End valuation with EMPS (EMPS module)

Values are supplied from running EMPS. The values are aggregated water values for each price area, which needs to be deaggregated before being used by ngLTM. The water values from EMPS divide an aggregated reservoir into a number of layers representing the volume of the reservoir from empty to full. Each layer is a percentage of volume of the reservoir used.

Input data

Input data for the water value module is loaded from VVERD.SAMK files for each area. There’s two dimensions for the values, layer and snow level. Snow level is calculated by a seperate function, but the following chapter is valid for all dimension values.

Input data is N points on a curve where the X-axis denotes percentage volume of the reservoir that is filled, from 0 to 100%. With 50 layers, there should be 51 points on this curve, at 0, 2, 4, 6 … 98, 100.

Modelling

Each reservoir contributes a volume sum rule. The water value is the aggregated value for the area the reservoir is in:

\[\begin{split} \\{i \in reservoirs,\ k = timesteps-1,\ n \in \\{0, 1, ..., num\_layers - 1\\}\\}\end{split}\]

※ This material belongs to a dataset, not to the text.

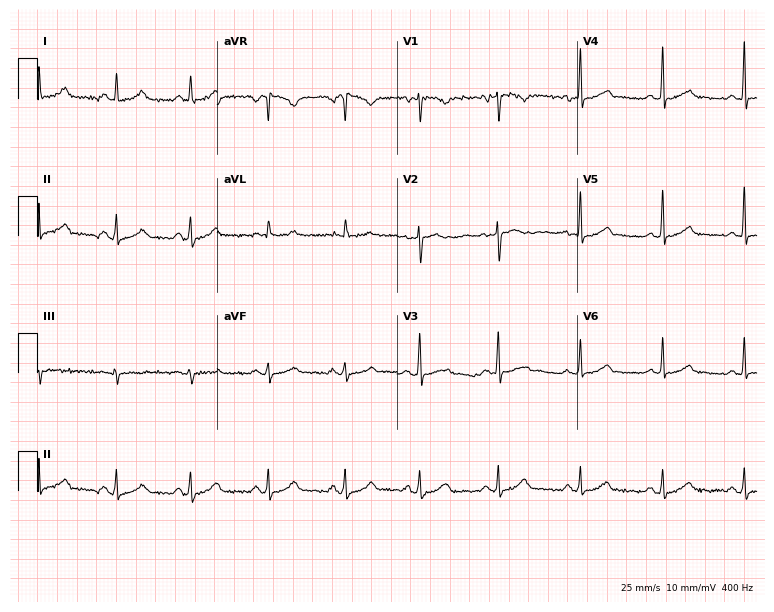
Standard 12-lead ECG recorded from a 43-year-old female patient. Read as a normal ECG.

The reservoir volume is divided into a number of layers with equal percentage size of the maximum volume, depending on how many points that the system gets from input data. The value ResMax is either the physical max or the tactical max if this limit is set on the reservoir. Additionally, there might be a minimum restriction set on the reservoir.

No restrictions:

\[ \textrm{VolSize(i)} = \textrm{PhysMax(i)} \]

Max reservoir restriction:

\[ \textrm{VolSize(i)} = \textrm{PhysMax(i)} - (\textrm{PhysMax(i)} - \textrm{ResMax(i,k)}) \]

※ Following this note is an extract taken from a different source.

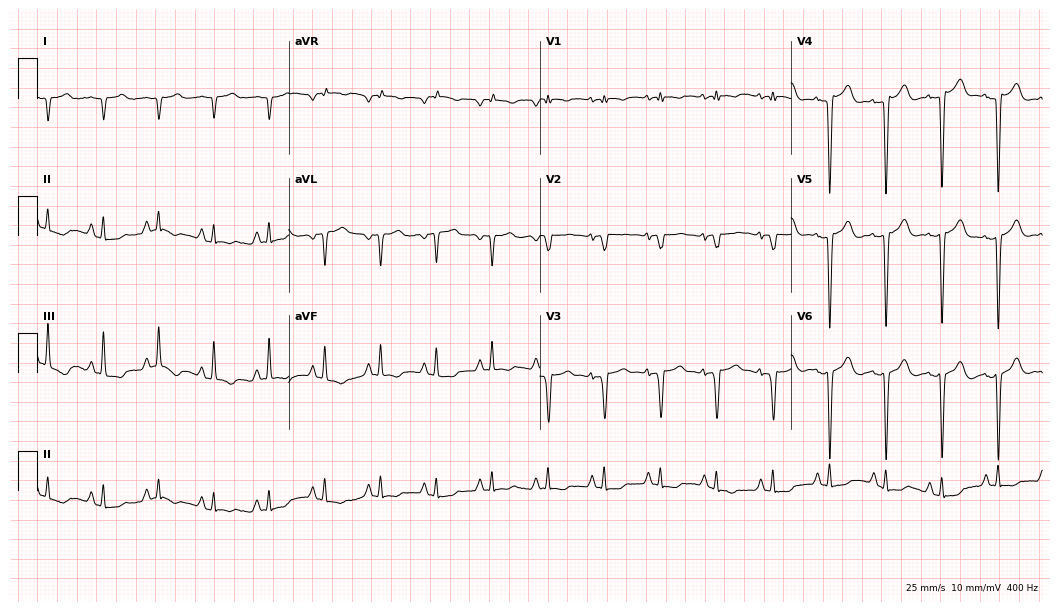
12-lead ECG from a female patient, 45 years old. Screened for six findings — first-degree AV block, right bundle branch block, left bundle branch block, sinus bradycardia, atrial fibrillation, sinus tachycardia — none is recorded.

Minimum reservoir restriction:

\[ \textrm{VolSize(i)} = \textrm{PhysMax(i)} - \textrm{ResMin(i,k)} \]

Both:

\[ \textrm{VolSize(i)} = \textrm{PhysMax(i)} - \textrm{ResMin(i,k)} - (\textrm{PhysMax(i)} - \textrm{ResMax(i,k)}) \]

The layer sizes are calculated from the size of the total usable volume divided by the number of layers, in percentages:

\[ 0 \leq res\_layer(i,n) \leq \textrm{VolSize(i)} * \frac{num\_layers}{100.0} \]

\[ \textrm{VOLSUM}(i): res(i,k) = \sum_{n=0}^{layers}res\_layer(i,n) \]

The objective function contains the value of each layer, and ensures that the “lower” layers are used first.

\[ Obj^{min}: C^Tx - \sum_{i}^{reservoirs}\sum_{n=0}^{layers}\textrm{EnergyEquivalent}(i)*\textrm{WaterValue}(n)*res\_layer(i,n) \]

Important: The input data from the loader is in increasing positive value, meaning we need to invert the order and multiply by -1 to have functional values for ngLTM. The first and lowest value is reserved for use if the reservoir has a minimum volume restriction, and discarded if not. The following points will become the cost of the corresponding vol_cost variable, scaled by the global energy equivalent as explained above.

If the reservoir has a minimum volume restriction, the lowest layer value scaled by the enrgy equivalent is added to the objective cost of the res_min variable.

Important: The value itself is not interpolated between layer values.

Note: Target reservoirs do not get an end valuation.